One area to examine is the blurring in recent decades between hard and soft power strategies as American foreign policy has increasingly been carried on the back of its military. Dana Priest concisely demonstrates the gradual post-World War II drift towards relying on military forces to conduct functions traditionally reserved for the Department of State (2004: 41–57). Citing Richard N. Gardner’s 2000 Foreign Affairs article on the decrease of diplomatic spending in relation to the overall national budget over the previous decades, she highlights the fact that ‘[i]n the 1960s, the diplomatic budget accounted for 4 percent of the total federal budget…[and in] 2000 it was less than 1 percent, or 20 billion’ (2004: 412). The number Priest is ← 9 | 10 → referring to comes from what Gardner identifies as the ‘150 Account’, or Foreign Assistance budget, which at its 2015 planned level of $35.4 billion keeps it at that 1 percent of the total budget level. By comparison, the April 2015 SIPRI Fact Sheet ‘Trends in World Military Expenditure, 2014’ notes that despite a 6.5% decrease in US defense spending in 2014, it holds at $610 billion – only a 0.4% decrease from 2005 and greater than the next seven countries combined (2015: 2).
Since 2001, greater reliance has been placed on the US military to serve in diplomatic and humanitarian capacities. A reflection of this need for soldiers to act as cultural workers can be demonstrated with the allocation of DoD funds for training in so called ‘critical languages and cultures’. For example, as part of the 2016 planned budget, the Department of Defense allocates $27 million for a National Security Education Program that will ‘provide a future Federal workforce with skills in languages and cultures critical to national security’ and $9 million for ‘9 institutions of higher education hosting Language Training Centers provided training in 17 languages’ (FY2016: 3–22).
One way to approach these numbers that responsibly reflect on a topic that is this far-reaching in its implications and complex in its form is from an interdisciplinary perspective.
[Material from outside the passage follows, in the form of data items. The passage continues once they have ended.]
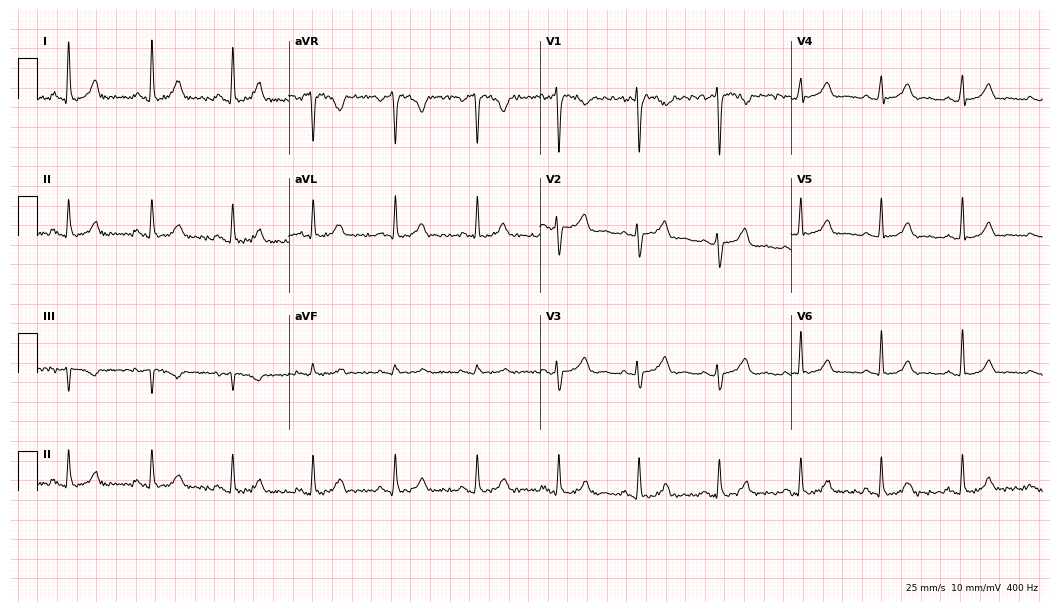
12-lead ECG from a female patient, 35 years old. Recorded interpretation: within normal limits.
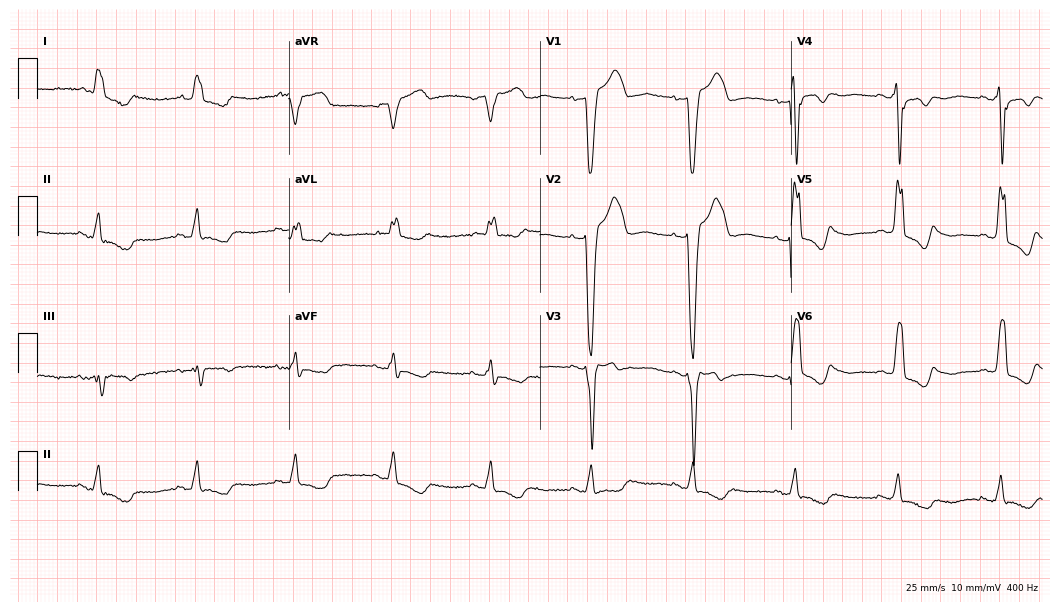
12-lead ECG from a 78-year-old man. Shows left bundle branch block.
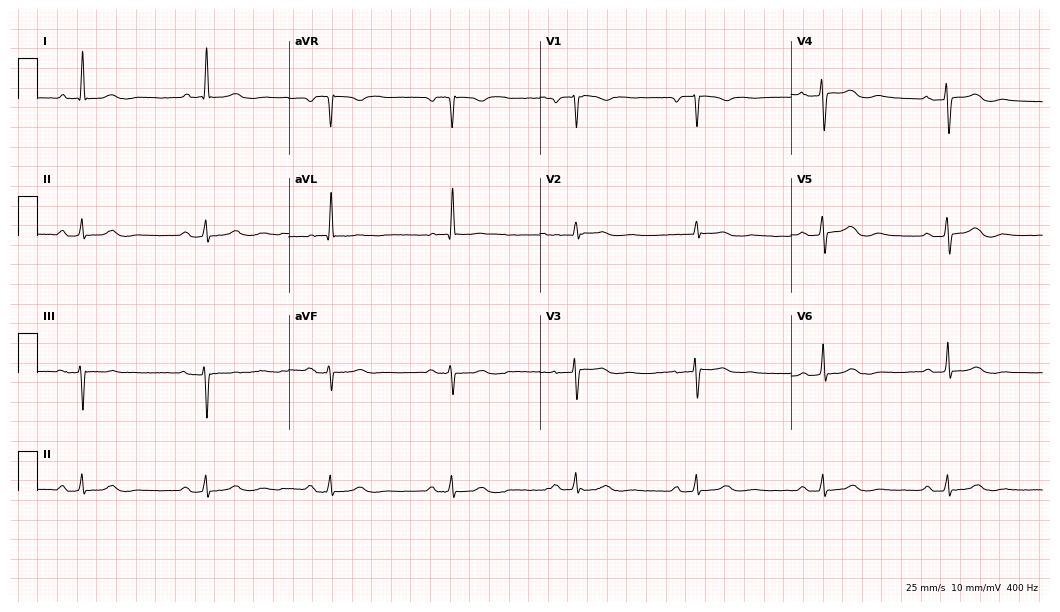
Resting 12-lead electrocardiogram. Patient: an 82-year-old female. None of these six findings is recorded: first-degree AV block, right bundle branch block, left bundle branch block, sinus bradycardia, atrial fibrillation, sinus tachycardia. Findings outside these six are not listed.
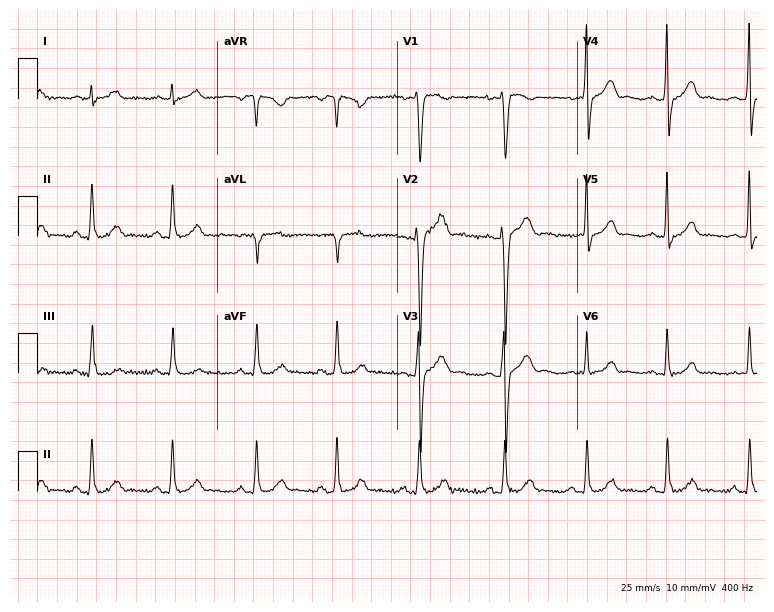
ECG (7.3-second recording at 400 Hz) — a 28-year-old man. Labelled as a normal ECG.

Indeed, gathered here are researchers and practitioners who are informed by public policy, anthropological, military, media, and cultural studies backgrounds. In presenting this by no means complete, but hopefully comprehensive, accounting of American cultural management globally, this volume attempts to stitch together differing, and in some cases contrasting, perspectives in order to honor the vast complexity of the scope of this topic.
Hearts and Minds has four areas of focus: Policy, Institutions, Media, and Language. These foci reflect the different emphases found in the various approaches of the contributors, and are best thought of as suggested groupings. For example, ‘Policy’ comprises three perspectives on the US military’s role in cultural outreach. This section begins with Tess Lea and Stuart Rollo’s comprehensive look at how American foreign policy has impacted US-Australian relations, especially in light of the Obama administration’s so called ‘pivot to Asia’. They employ ethnographic and interview data to deconstruct the multiple tactics deployed in making US military expansionism such a frictionless event. Their writing shows the ‘vernacular affect theory’ at work on the part of the US military to win local hearts and minds by analyzing reviews of Australian and US government policy, underscoring the ‘neorealist assumptions that inform them’. They go on to argue that the ideology of American exceptionalism is hegemonic to the degree that it is accepted as common sense in Australia that the only military power which should dominate the Asia-Pacific region is the United States, and thus, in turn, America’s interests become Australia’s own. Most significantly for this book, their work ← 10 | 11 → opens by framing their discussion in the terms of Australia’s cultural history as both colonizer and colonized in providing the launching pad for America’s ‘pivot to Asia’, but does so in a way that also historicizes the key concepts of Hearts and Minds as a whole.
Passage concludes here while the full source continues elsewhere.